FileNotFoundError: [Errno 2] No such file or directory: '../figures/randomized_search_results.csv'

In [None]:
cv_results = pd.read_csv("../figures/randomized_search_results.csv",
                         index_col=0)

As we have more than 2 parameters in our grid-search, we cannot visualize the results using a heatmap.
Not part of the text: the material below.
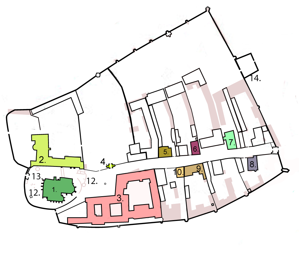 Komplex Spišskej Kapituly (In: Juraj Kucharík, Spiš, Pamiatková rezervácia Spišská Kapitula - Urbanisticko-historický výskum územia a zásady ochrany obnovy a prezentácie hodnôt pamiatkového územia, Pamiatkový úrad Slovenskej republiky) 1. Katedrála sv. Martina, 2. Biskupský palác, 3. Kňazský seminár, 4. Hodinová veža, Kanónia č. 5,Kanónia č. 6, Kanónia č. 7, Kanónia č. 8, Kanónia č. 9, Kanónia č. 10, č. 12. Nálezy georadarom, č. 13 Kaplnka sv. Ondreja a č. 14 Opevnenie. Sive časti bez číslovania sú stavby ktoré sa dodnes nezachovali.
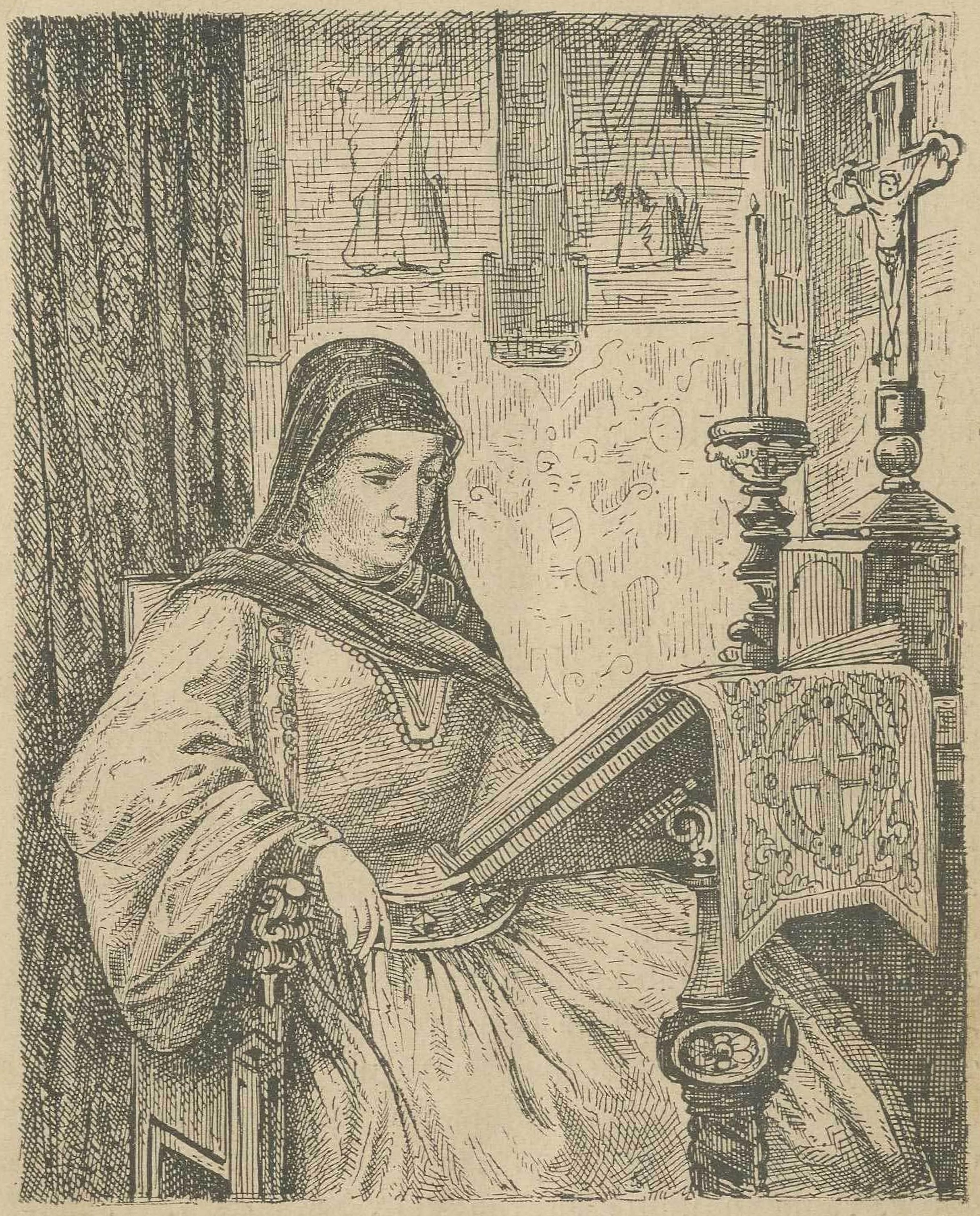 Краљица Јелена у дворцу Брњацима (Јелена Анжујска, око 1225 - 1314). новинска ксилографија.

However, we can us a parallel coordinates plot.

In [None]:
(cv_results[column_results].rename(
    shorten_param, axis=1).sort_values("mean_test_score"))

In [None]:
import numpy as np
import plotly.express as px

fig = px.parallel_coordinates(
    cv_results.rename(shorten_param, axis=1).apply({
        "learning_rate": np.log10,
        "max_leaf_nodes": np.log2,
        "max_bins": np.log2,
        "min_samples_leaf": np.log10,
        "l2_regularization": np.log10,
        "mean_test_score": lambda x: x}),
    color="mean_test_score",
    color_continuous_scale=px.colors.sequential.Viridis,
)
fig.show()

In this notebook, we have seen how randomized search offer a valuable alternative to grid-search when the number of hyperparameters to tune is more than two. It also alleviates the regularity imposed by the grid that might be problematic sometimes.